The Race Just Got Faster
Why AI demands a new human performance operating model for cybersecurity leadership — and what organizations must do now.
Steve Shelton·Founder & Chief Resilience Officer, Green Shoe Consulting·8 min read
For decades, NASCAR believed winning meant building a faster car. More horsepower. Better aerodynamics. More powerful engines. Eventually, the sport reached an inflection point: the cars had become so capable that exceptional driving talent alone was no longer sufficient.
The breakthrough wasn't another engine upgrade. It was an entirely new operating model. Pit crews evolved from mechanics into specialized performance teams. Drivers gained access to coaches, spotters, telemetry, simulation, and recovery protocols. Winning became less about asking the driver to do more and more about creating a system that enabled elite performance.
Cybersecurity has arrived at the same inflection point.
The next competitive advantage won't come from technology alone. It will come from designing operating models where AI and human performance reinforce one another.

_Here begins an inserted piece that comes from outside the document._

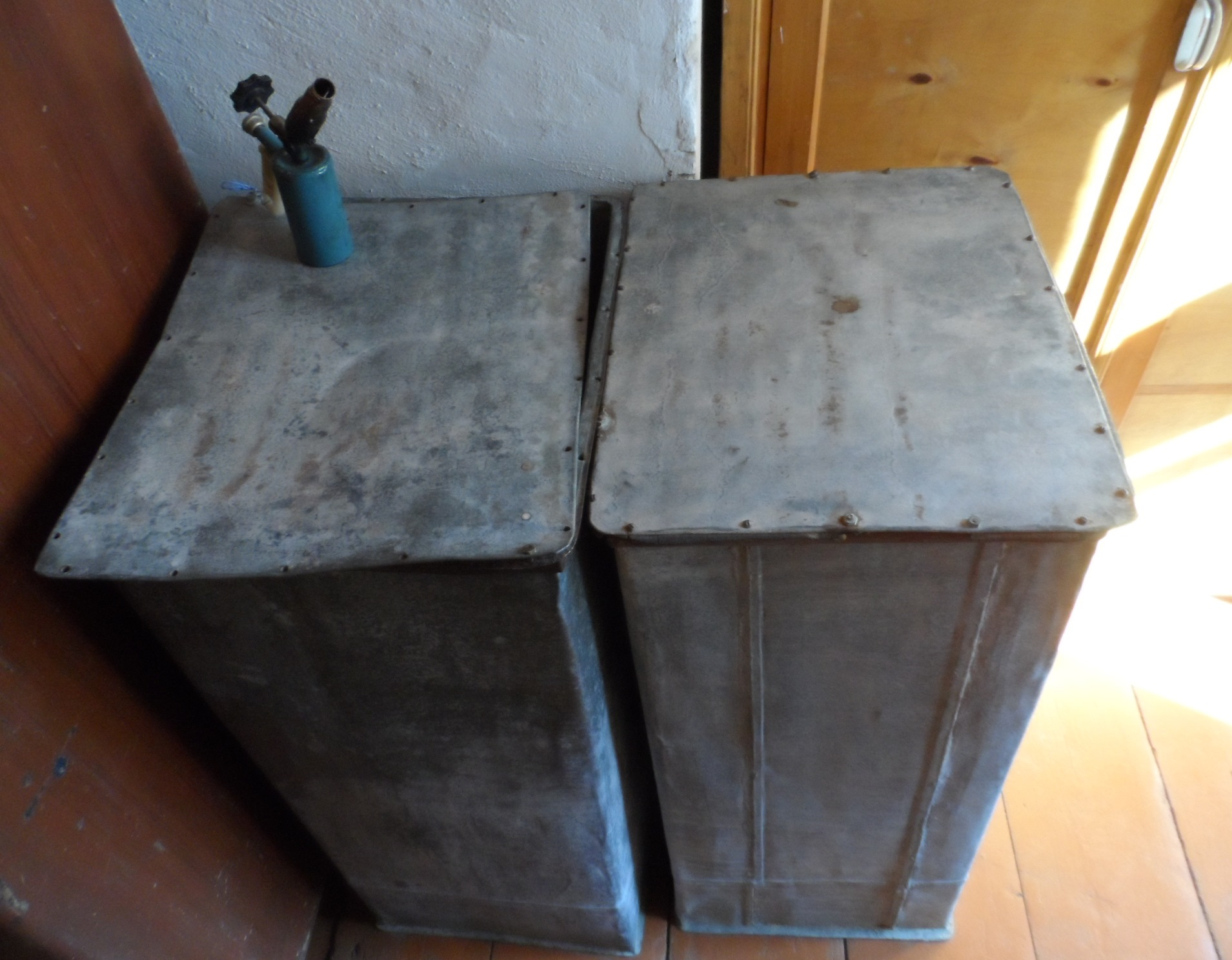 Фото оцинкованных ящиков, предназначенных для сохранения в земле рукописей дневников М. М. Пришвина, заказанных на случай угрозы их изъятия. Находятся в экспозиции усадьбы писателя в Дунино в окрестностях Звенигорода.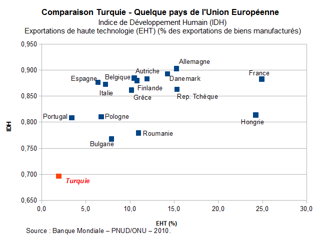 Comparaison de l'IDH et de EHT de la Turquie et de quelques pays européens - Banque Mondiale, PNUD-ONU, 2010.

AI Has Changed the Operating Environment
Most conversations about AI focus on what it enables: faster detection, greater automation, better analytics. Those capabilities are real, and they matter. But they represent only half of what AI is actually doing to cybersecurity organizations.
AI is simultaneously creating new risks, enabling new capabilities, and raising new expectations — all converging on a single point: cybersecurity leadership.
New Risk
Organizations are deploying AI outside traditional governance processes. New attack surfaces, model security concerns, data exposure, and regulatory uncertainty are arriving simultaneously and without warning.
New Capability
AI is becoming indispensable inside security operations — accelerating threat detection, automating repetitive tasks, and increasing operational scale in ways previously impossible.
New Expectations
Boards expect cybersecurity to enable AI adoption safely. Business leaders expect faster movement. Regulators expect accountability. CISOs are no longer simply protecting technology — they are enabling business transformation.
AI isn't just changing the tools. It's changing what leadership requires.
The Operating Model Hasn't Kept Pace
Technology has evolved rapidly. Leadership operating systems have not.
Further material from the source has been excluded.